Daniel Eisen: 300447549

October 14, 2020

## 1. Describe three key features about FPGAs that make them suitable for hardware acceleration applications.

The user/developers ability to reconfigure and tune the device to the specific requirements of a task.

The ability for that configuration to make use of large scale parallel processing to accelerate lots of independent operations.

High IO bandwidth capacities allow to the fast input, processing and output of data.

### 2. Discuss the relative advantages and disadvantages of an FPGA solution compared to an ASIC solution.

FPGA's ability for reconfiguration leads to quick design-build-test cycles, the ability to do "firmware updates" after deployment and even for use in the ASIC development cycle in design and functional prototyping/testing.

ASIC however are faster with leaner design, and less logical overhead than an FPGA as they are custom manufactured for the deployment task. Also for this this reason, ASICs often use less power than an FPGA.

FPGA: smaller volume is cheaper as development/testing cycle cost is lower.
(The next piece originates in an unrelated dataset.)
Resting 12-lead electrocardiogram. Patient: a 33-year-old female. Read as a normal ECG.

ASIC: higher volume is cheaper, as once is mass manufacture the individual device cost is smaller for bulk orders.

#### 3. Discuss the key advantage of using HLS in FPGA code development.

The use of HLS as a the primary language/framework for writing FPGA is to drastically increase development time for design/testing and eliminating what would normally be the FPGA engineer bottleneck from a products development.
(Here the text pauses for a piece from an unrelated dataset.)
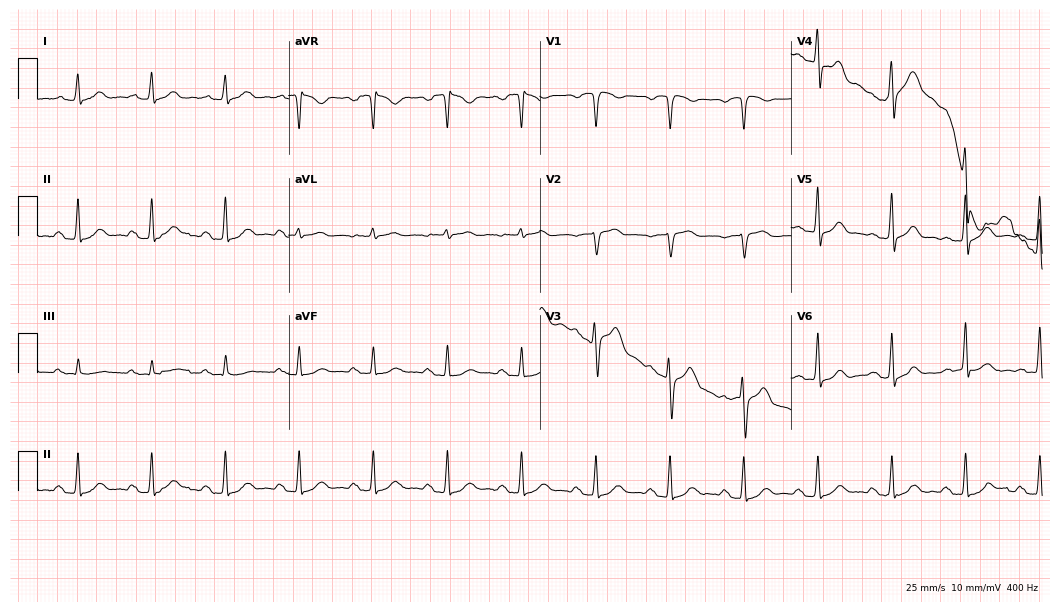
Resting 12-lead electrocardiogram (10.2-second recording at 400 Hz). Patient: a male, 64 years old. Read as a normal ECG.

### 4. Describe how a test bench can be developed for testing HLS C code and the resulting RTL.

Second main file that calls some function (the is being tested), passing it set inputs, and compares the output of the function call to a set of 'golden' outputs either in a file or an array etc

Note this doesn't include timing analysis, which is done later in the design process.

# 5. Describe a situation where significant processing speed gains can be made and how you go about implementing the improvement.

Unrolling a large sequential looping operation. Such as performing a kernel based image processing algorithm in (or close to) real-time and doing these independent operations in parallel in significantly less clock cycles.

## 6. Explain, using the terms "control, data path, scheduling and binding", how C code is converted to RTL.

The process of HLS is basically the construction and mapping of a state-machine from the the C code that is to to implemented on device.

The first stage is the Control Extraction, where the C/C++ code is analysed and the internal loops are correlated to the FSM's states to define the behaviours of the hardware. After this the operations within each of those loops are at unified into the known control states to form the data path and dataflow behaviour.

Next scheduling maps the operations in the dataflow into the clock cycles. The output/result of the scheduling I dependant on user defined constraints, i.e. clock speed etc and can result is more/less operation per clock cycle for example. Once the operations have been scheduled, binding maps these to specific IP cores and configures them in accordance to the scheduling, i.e. how many multiplications per cycle, recourse sharing etc.